Entries taken from a collection
• • • •
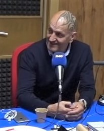 El que fuera contertulio del mítico programa Crónicas Marcianas, Coto Matamoros en el año 2018.
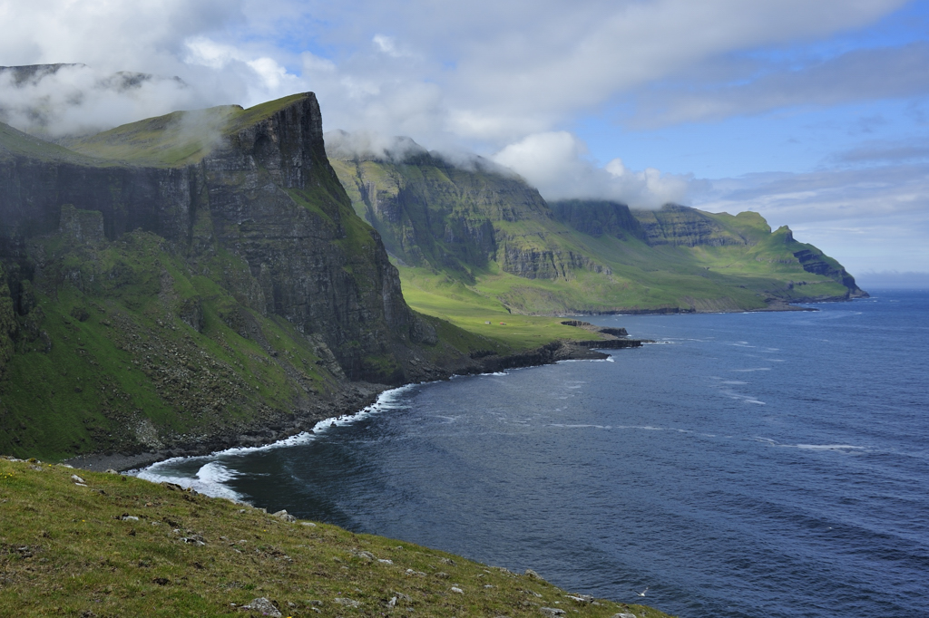 Blick von Viðvík auf den Nordwesten von Vágar, insbesondere auf den 1833 gegründeten, aber wegen seiner Unzugänglichkeit schon 1914 verlassenen Ort Víkar.
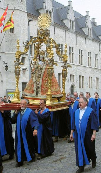 Hanswijkprocessie (Mechelen, België) - Procession de notre-Dame de Hanswijk (Malines, Belgique) - Our Lady of Hanswijk Procession (Mechelen, Belgium)
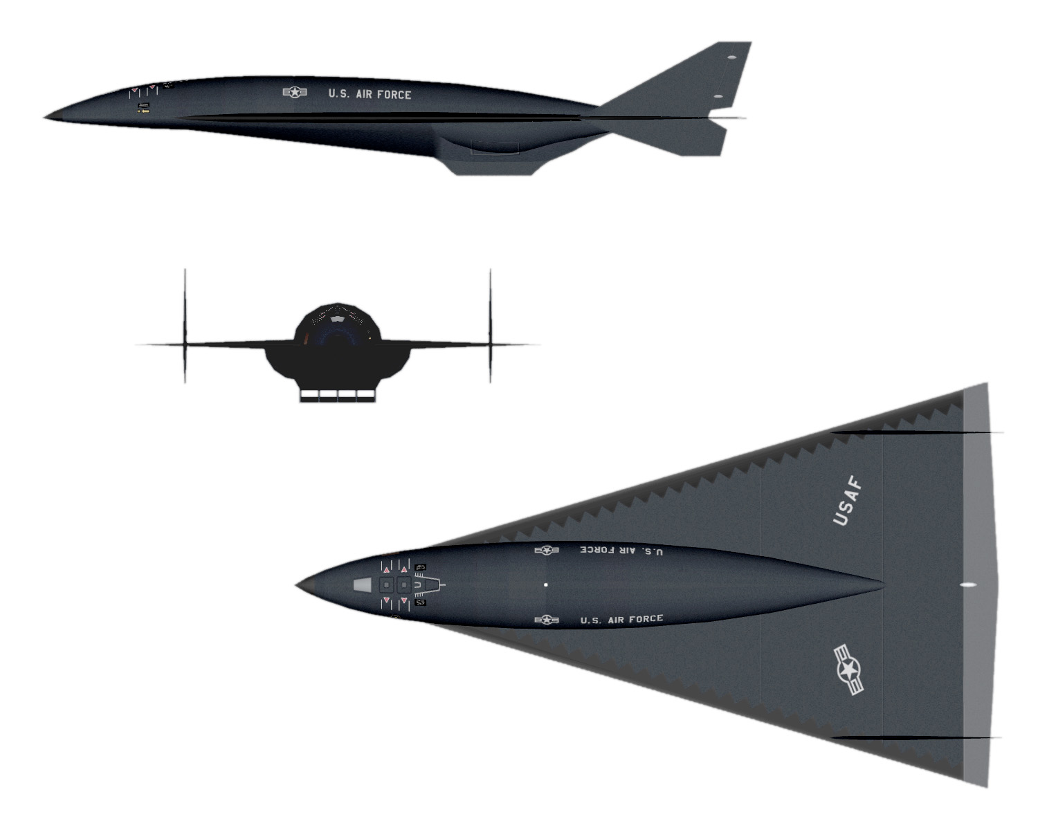 Aurora 3-view.
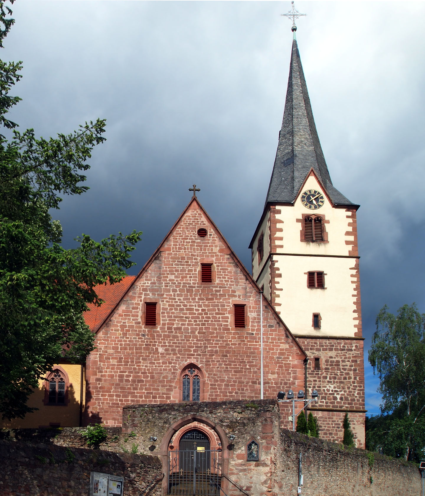 Evangelische Kirche in Dossenheim bei Heidelberg
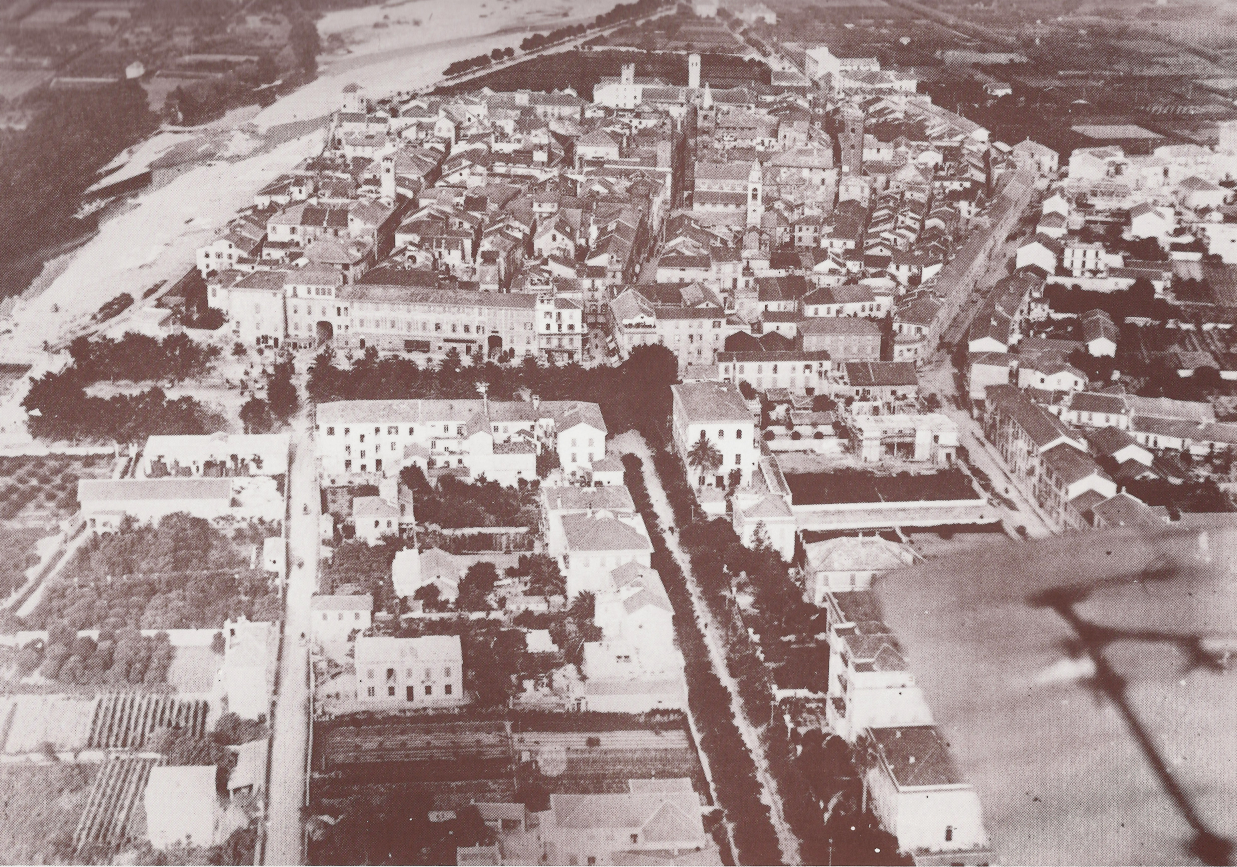 Una delle prime immagini aere di Albenga. Probabilmente intorno agli anni '20.
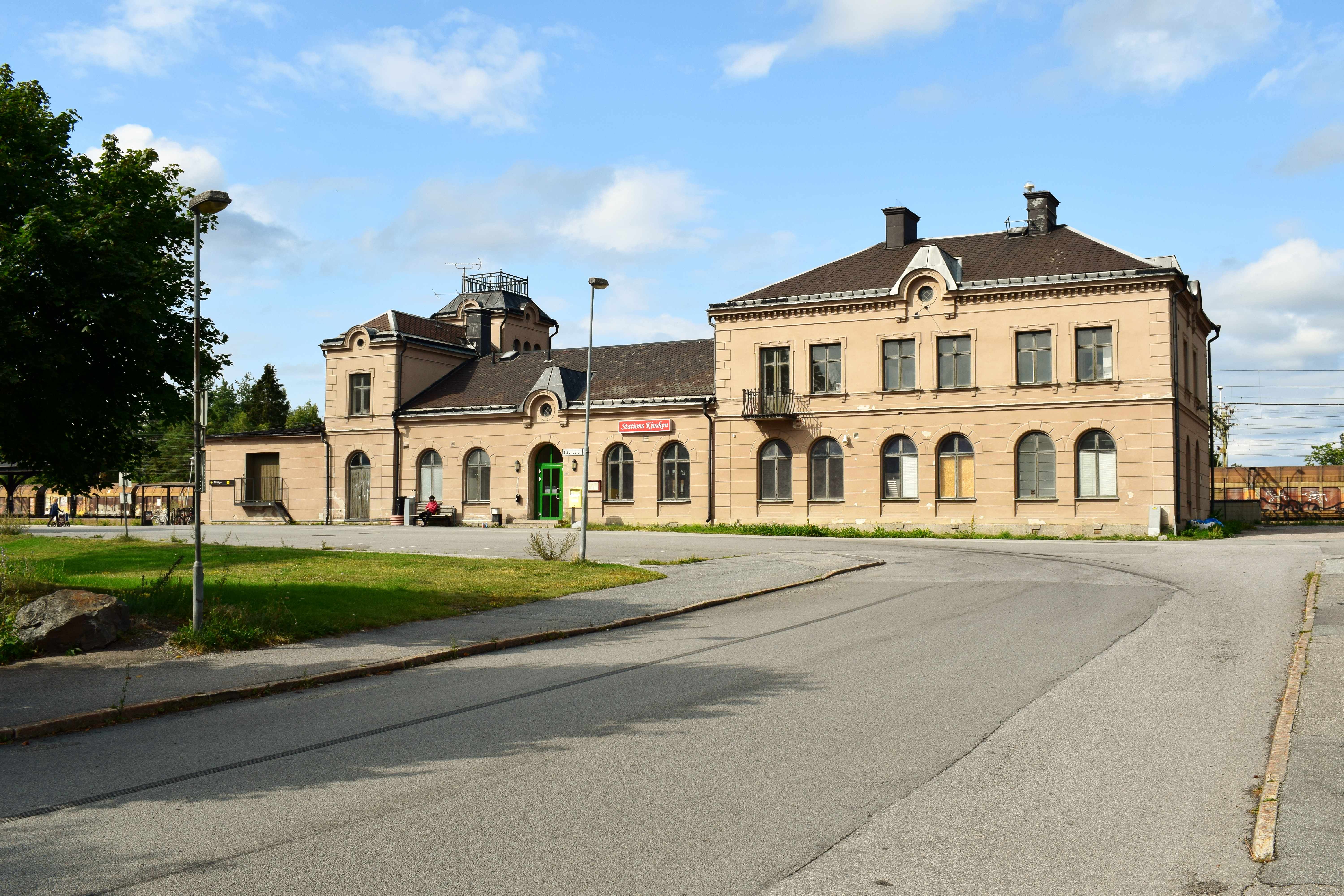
• • • •
PROBLEM REQUIREMENTS
Leaving the pictures aside, repeat the data above exactly.

SOLUTION
 El que fuera contertulio del mítico programa Crónicas Marcianas, Coto Matamoros en el año 2018.
 Blick von Viðvík auf den Nordwesten von Vágar, insbesondere auf den 1833 gegründeten, aber wegen seiner Unzugänglichkeit schon 1914 verlassenen Ort Víkar.
 Hanswijkprocessie (Mechelen, België) - Procession de notre-Dame de Hanswijk (Malines, Belgique) - Our Lady of Hanswijk Procession (Mechelen, Belgium)
 Aurora 3-view.
 Evangelische Kirche in Dossenheim bei Heidelberg
 Una delle prime immagini aere di Albenga. Probabilmente intorno agli anni '20.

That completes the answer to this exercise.